▶ _TASK OBJECTIVE_:
Only one stretch of lines is wanted: the line with "Scala d'Oro in the Doge's Palace in Venezia." through the final line of the material. Restate it word for word, minus pictures.

▶ _TASK MATERIAL_:
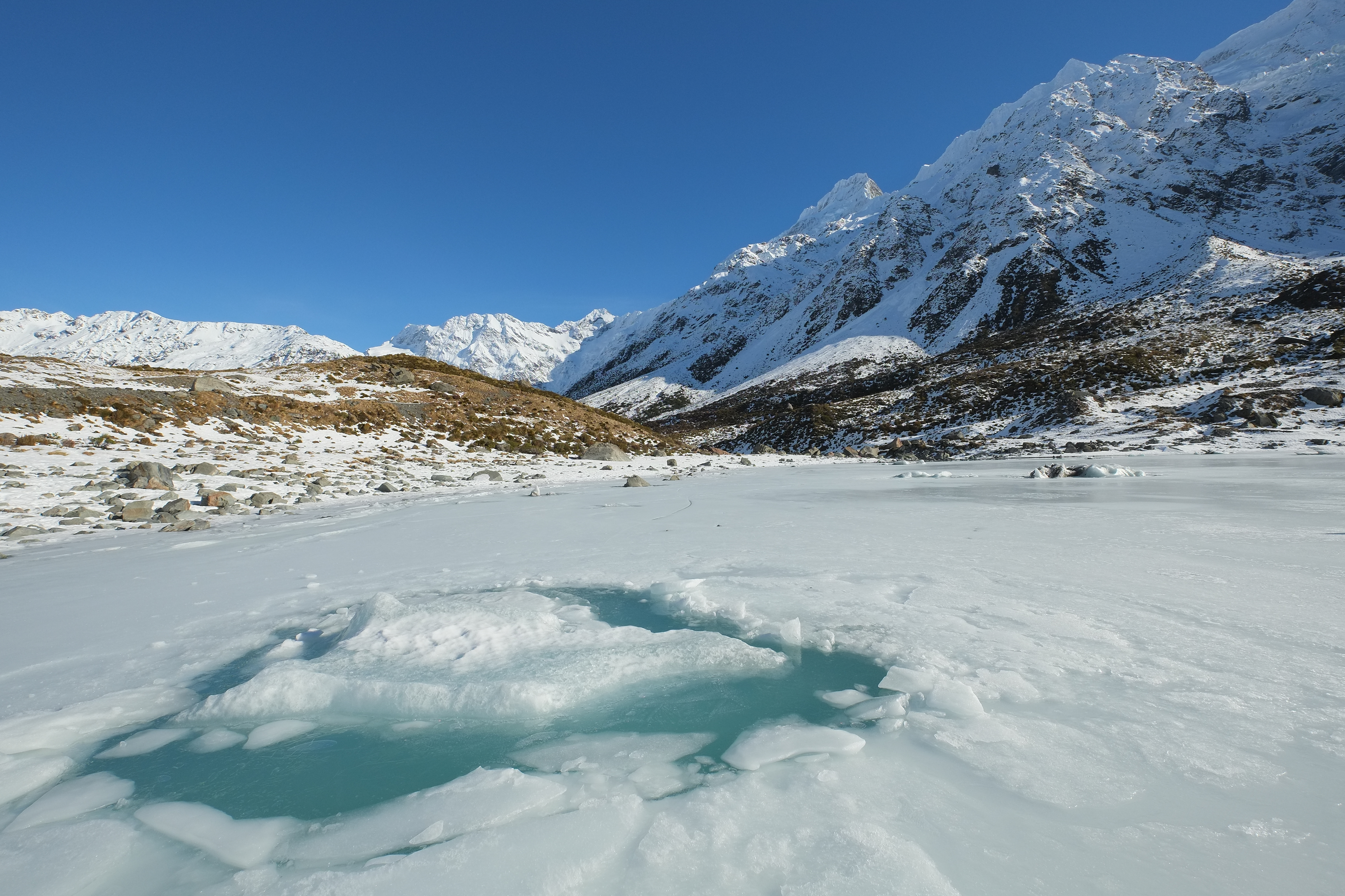 Broken ice on frozen Hooker Glacier Lake in winter
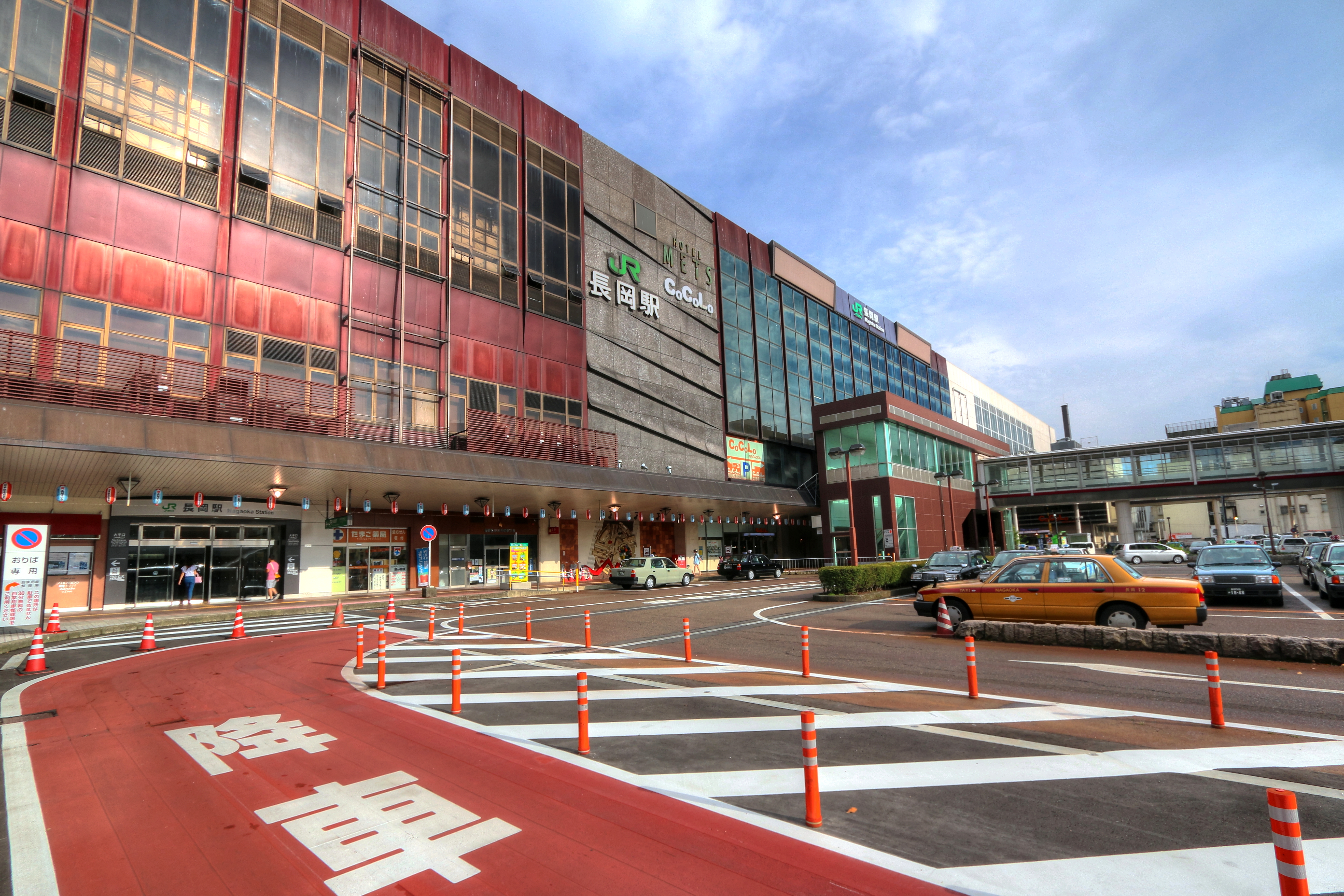 長岡駅
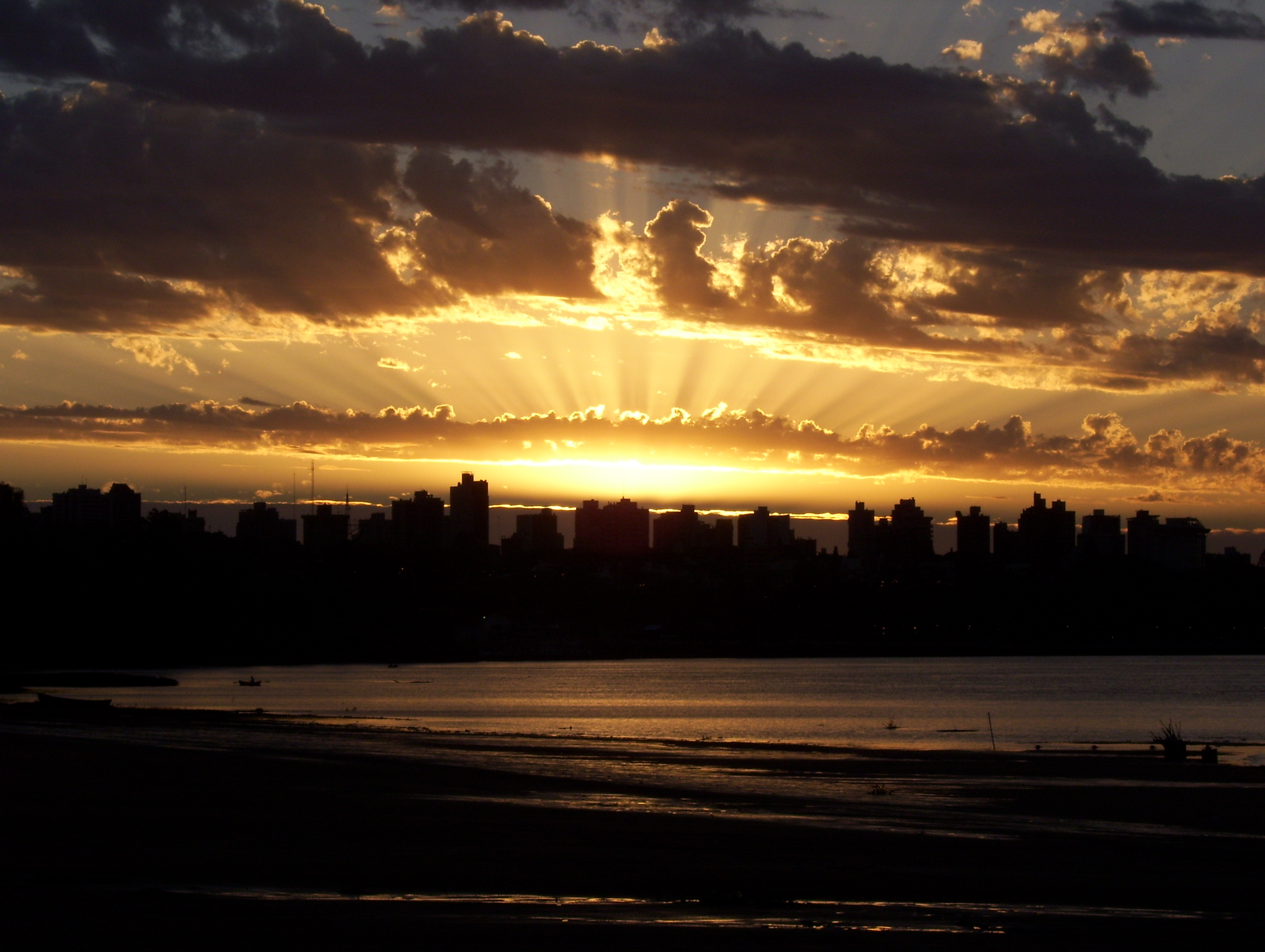 Perfil de la ciudad de Paraná al atardecer, desde la playa del Thompson
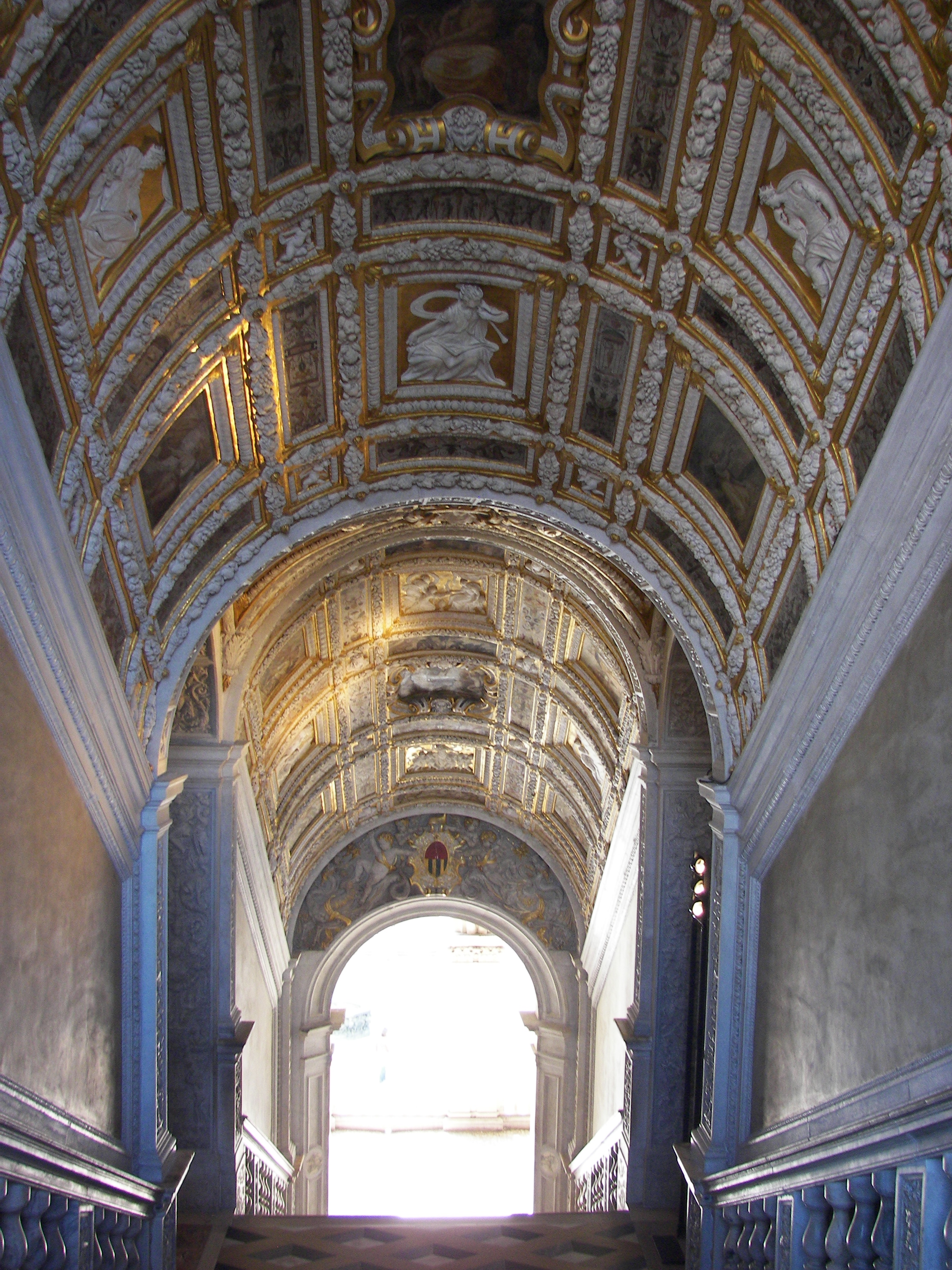 Scala d'Oro in the Doge's Palace in Venezia.
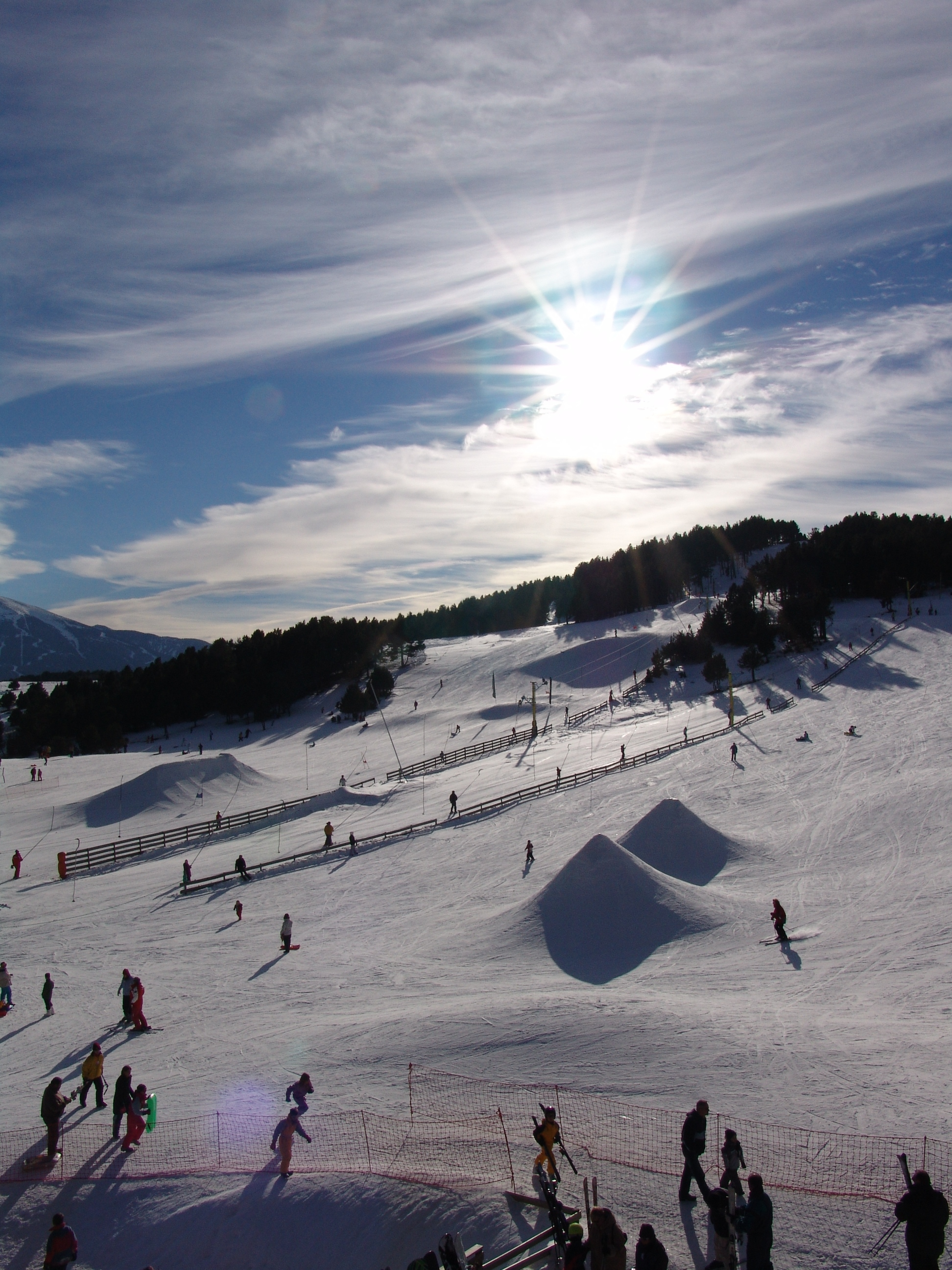 La Quillane, particule reconnaissable : station de ski créée par un famille pour les familles avec location de matériel, restauration, pêche à la truite, base de loisirs.

▶ _OUTPUT BELOW_:
 Scala d'Oro in the Doge's Palace in Venezia.
 La Quillane, particule reconnaissable : station de ski créée par un famille pour les familles avec location de matériel, restauration, pêche à la truite, base de loisirs.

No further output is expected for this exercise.